### Recorded information ###

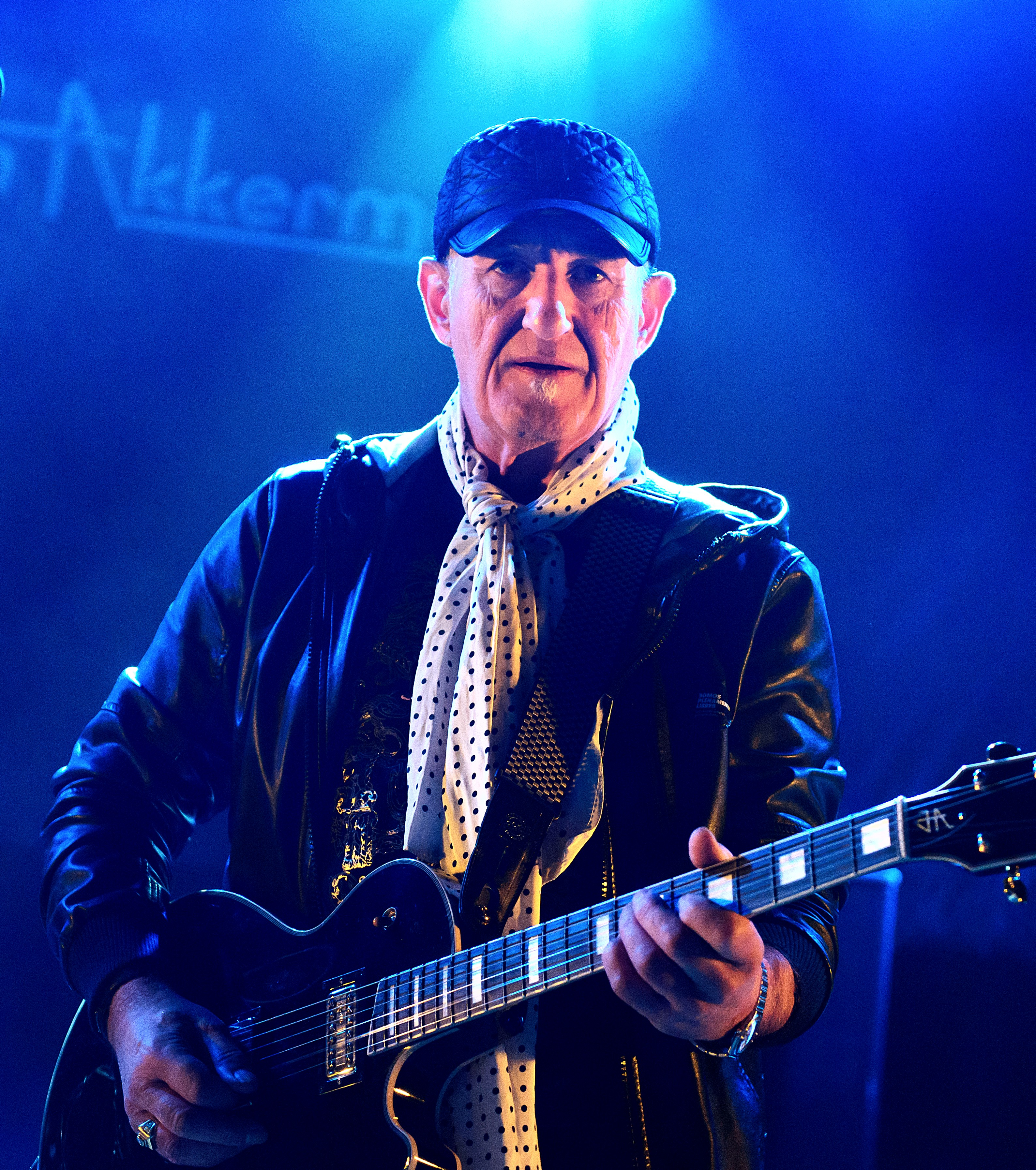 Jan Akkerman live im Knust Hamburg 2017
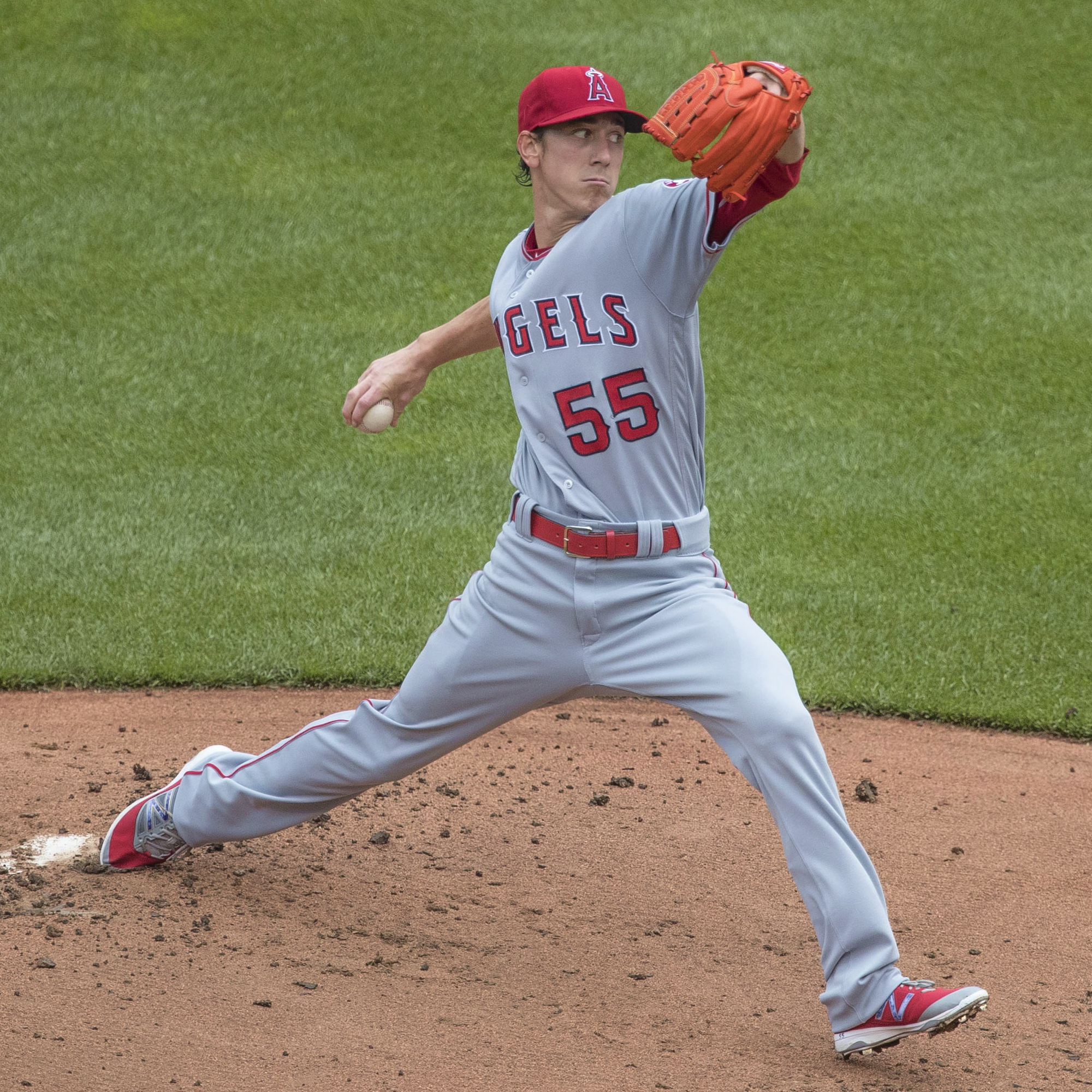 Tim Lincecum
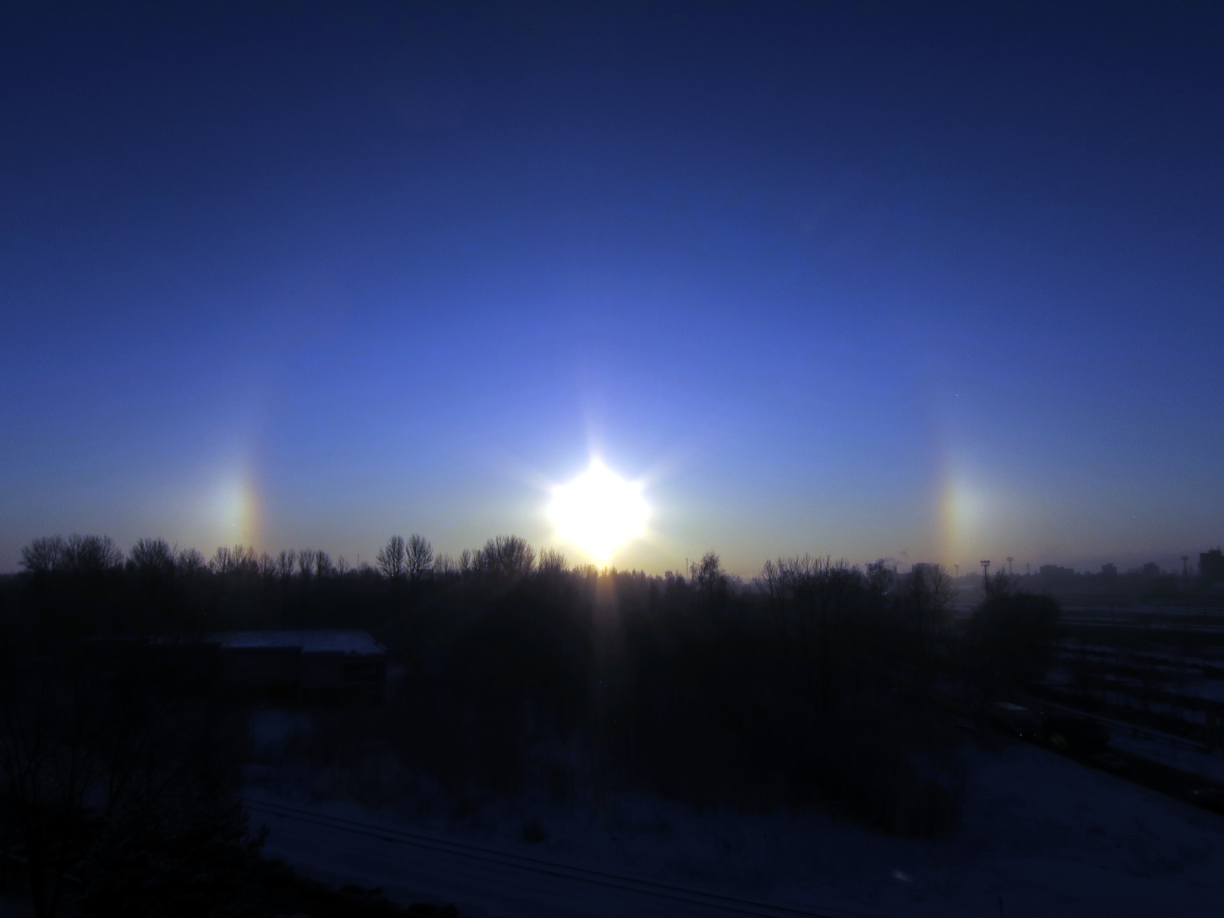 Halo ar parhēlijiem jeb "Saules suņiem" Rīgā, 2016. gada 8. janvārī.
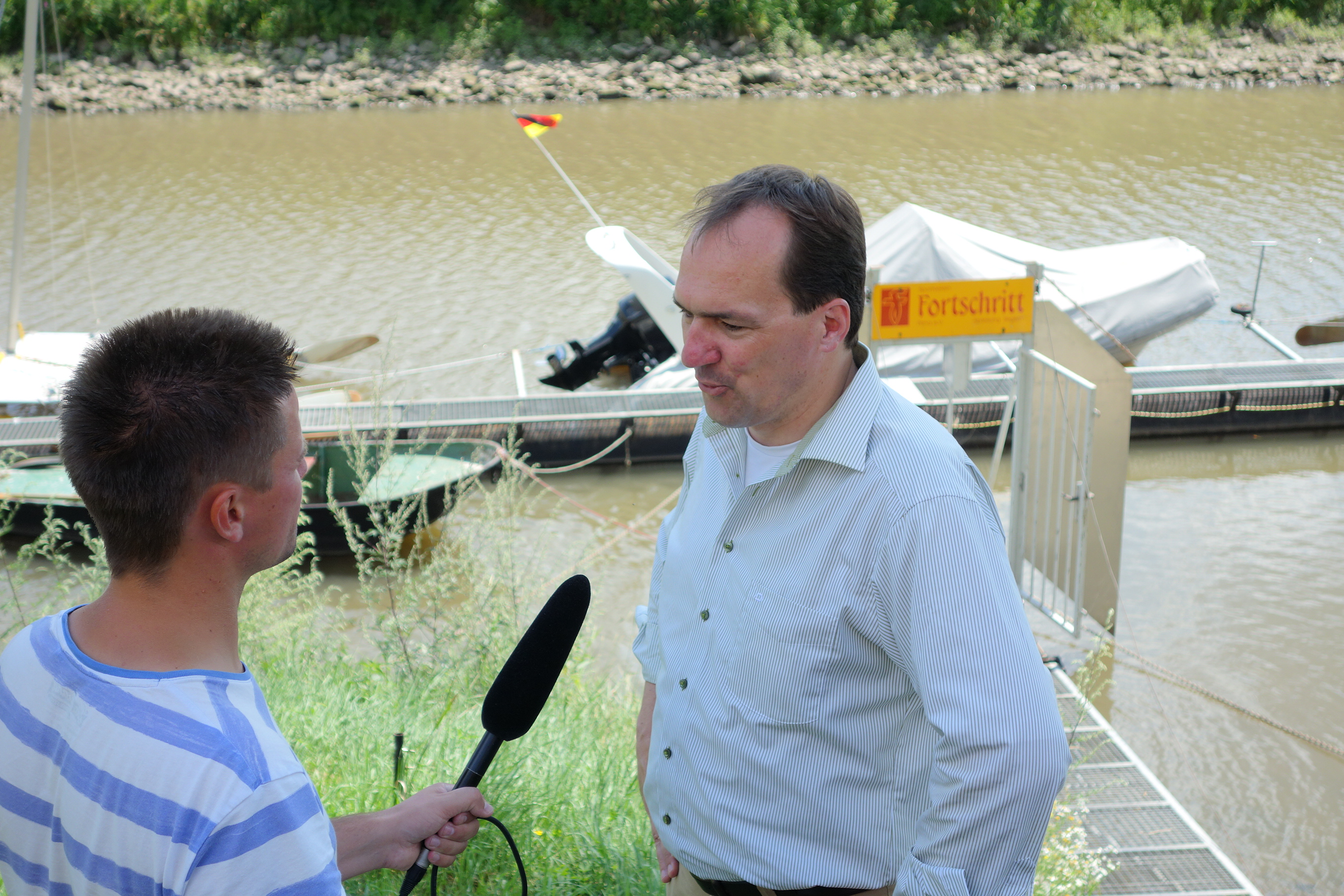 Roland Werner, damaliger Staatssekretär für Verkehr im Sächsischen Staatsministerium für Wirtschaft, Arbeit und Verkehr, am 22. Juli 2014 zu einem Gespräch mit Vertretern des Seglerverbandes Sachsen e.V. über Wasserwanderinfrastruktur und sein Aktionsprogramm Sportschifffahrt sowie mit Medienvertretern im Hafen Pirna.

###

_To do_
Please transcribe each line above exactly, but leave the images out.

_Exercise response_
 Jan Akkerman live im Knust Hamburg 2017
 Tim Lincecum
 Halo ar parhēlijiem jeb "Saules suņiem" Rīgā, 2016. gada 8. janvārī.
 Roland Werner, damaliger Staatssekretär für Verkehr im Sächsischen Staatsministerium für Wirtschaft, Arbeit und Verkehr, am 22. Juli 2014 zu einem Gespräch mit Vertretern des Seglerverbandes Sachsen e.V. über Wasserwanderinfrastruktur und sein Aktionsprogramm Sportschifffahrt sowie mit Medienvertretern im Hafen Pirna.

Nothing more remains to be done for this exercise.